Task brief: Set the pictures aside and transcribe exactly the lines from the one containing "organism: Arabidopsis thaliana" through the final line of the records.

..............................

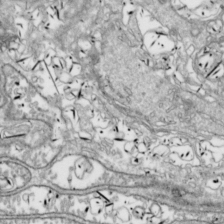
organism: Drosophila
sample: Cell division; meiosis; drosophila spermatocytes
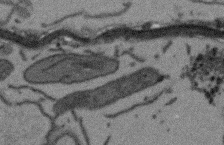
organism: Arabidopsis thaliana
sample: Root tip
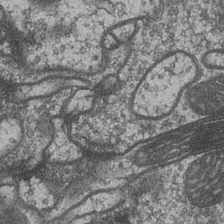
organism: Drosophila
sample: Optic medulla
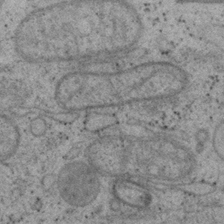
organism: Human
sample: HeLa cells
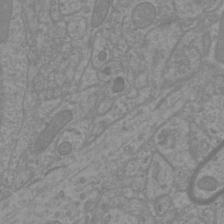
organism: Mouse
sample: Cortical neurons
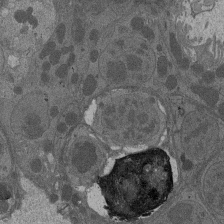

..............................

Solution for this task:
organism: Arabidopsis thaliana
sample: Root tip
organism: Drosophila
sample: Optic medulla
organism: Human
sample: HeLa cells
organism: Mouse
sample: Cortical neurons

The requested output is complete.